Текст книги "Братья Шелленберг"
Автор книги: Бернгард Келлерман
Жанр:
Классическая проза
сообщить о нарушении
Текущая страница: 3 (всего у книги 26 страниц)
6
Роскошная жизнь в маленькой гостинице, приютившей Георга, длилась недолго. Уже через несколько дней у него не было денег для оплаты чердачной комнатки, и как-то утром он на рассвете выскользнул из отеля, оставив там маленький чемоданчик со своими пожитками в погашение долга.
Тогда-то, заметив, что он катится под гору, что почва ускользает у него из-под ног, он, защищаясь, пустил в ход последние силы.
От утренних до вечерних сумерек он был на ногах. Подымался и спускался по лестницам. Предъявлял свидетельства. Ждал. Терпел. Мужества он не терял и с каждым днем боролся все более стойко. Он уже не держался скромно в уголке, а выходил вперед, спрашивал, требовал. Голос у него звучал уверенно, взгляд сделался храбрым.
Не выходил у него из головы случай с дирижером, о котором ему как-то рассказывали. Этот дирижер приехал, никому не известный и без гроша в кармане, в большой провинциальный город, а вечером уже дирижировал в опере. Оба штатных дирижера внезапно заболели. Теперь он один из первых оперных дирижеров в Германии.

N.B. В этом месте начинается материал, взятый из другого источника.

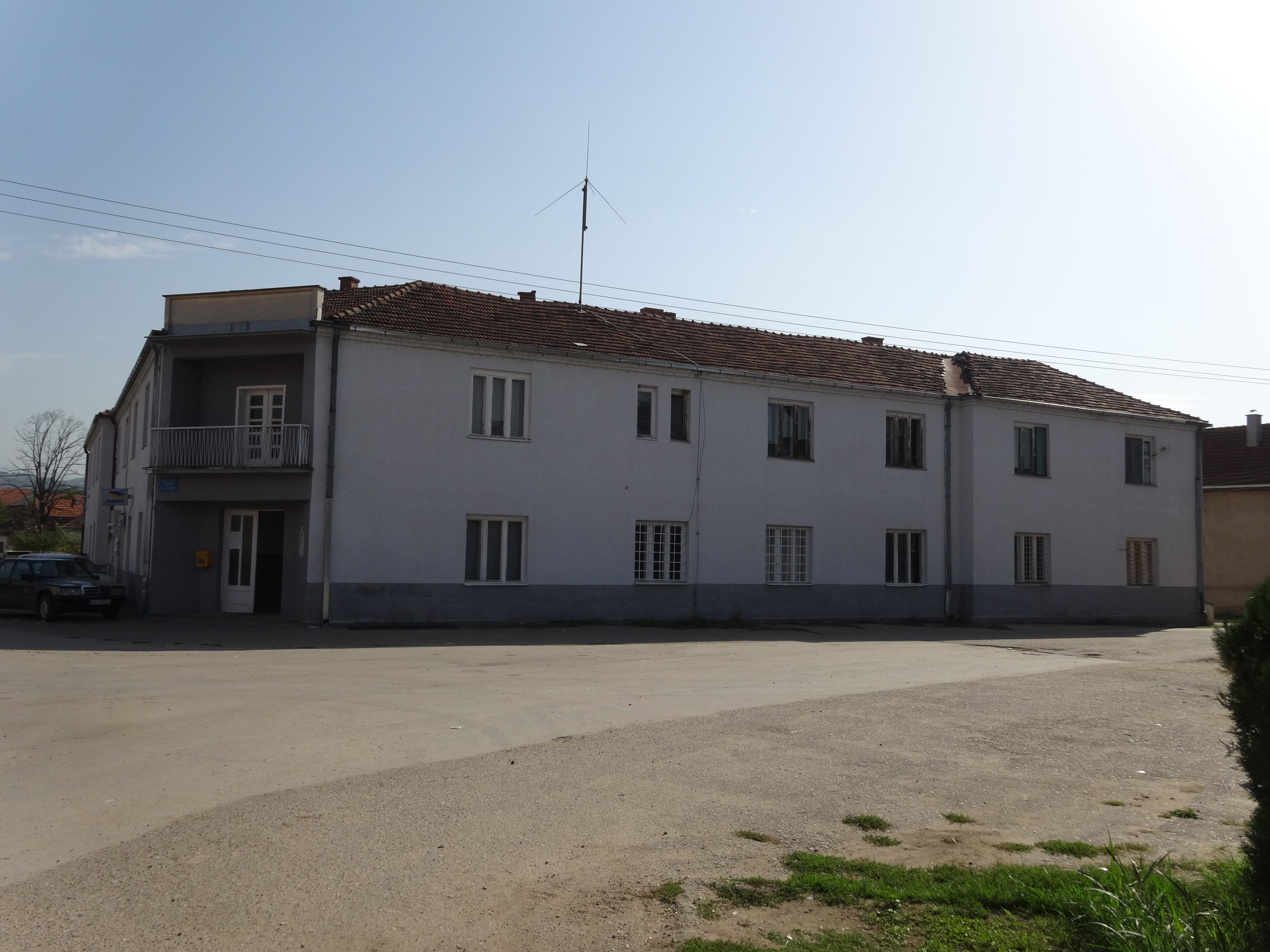 Manojlovce, Leskovac, Mesna zajednica

Почему бы и ему, Георгу Вейденбаху, не улыбнулась удача. И чуть было с ним не случилось того же, что с этим дирижером. Он явился к одному из первых берлинских архитекторов, к которому раньше не решался зайти. Положение оказалось не безнадежным. Неучтивая усмешка, недосадливо отведенный в сторону взгляд были ему ответом. Его попросили обождать. Сгорел завод, его надо было как можно скорее восстановить. «Видишь!» – подумал Георг и вспомнил своего дирижера, которого одели во фрак за несколько минут до начала спектакля. Заводу нужно было в должный миг сгореть, чтобы он… Но в приемную вошел костлявый, лысый господин, быстрым взглядом скользнул по его худому, изношенному пальто и с сожалением покачал головой. Итак, ничего не вышло.

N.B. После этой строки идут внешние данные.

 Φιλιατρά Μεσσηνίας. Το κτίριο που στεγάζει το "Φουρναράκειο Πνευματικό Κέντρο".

Ну, не здесь, так в другом месте. Как и другие безработные, он читал на стенах еще влажные газетные листы и срывался с места, устремляясь навстречу какой-нибудь тусклой надежде.
На вокзалах по временам случалось заработать несколько пфеннигов мелкими услугами, справками. Но нужны были зоркость и проворство. Конкуренты не дремали. В полдень на Александерплаце дымились три полевые кухни Армии спасения и дзе кухни одной большой газеты. Толпы женщин и мужчин, несчастных, бледных, в отрепьях, выстраивались в бесконечные очереди и терпеливо продвигались вперед. Тут можно было получить тарелку горячего супа – немного, но все же что-нибудь. Зеваки толпились вокруг кухонь. Однажды явился даже фотограф для съемки. Георг отвернулся. Чего доброго, еще увидит его на снимке Качинский, сидя за чаем в фешенебельном холле.
Тяжело было по ночам. Это был ад. Небо рдело между черными домами. Случайная квартира, зала для пассажиров на вокзале, ночлежный приют. В северной части города Георг разыскал ночлежку, где за несколько пфеннигов можно было переночевать на полу. Там вповалку лежали люди, и даже коридоры были запружены изможденными телами. Приходилось перелезать через них. От испарений этих нагроможденных в кучу, покрытых грязью людей перехватывало дыхание. Обычно Георг только под утро забывался сном. Он лежал всю ночь, не смыкая глаз. Спящие хрипели, храпели и стонали. Некоторые дико кричали со сна. Мужчины, женщины и дети спали вперемежку и подчас из какого-нибудь угла доносился сладострастный стон, прерываемый чьим-нибудь несдержанным рычаньем. Вот что происходило в городе, улицы которого днем очищались резиновыми катками.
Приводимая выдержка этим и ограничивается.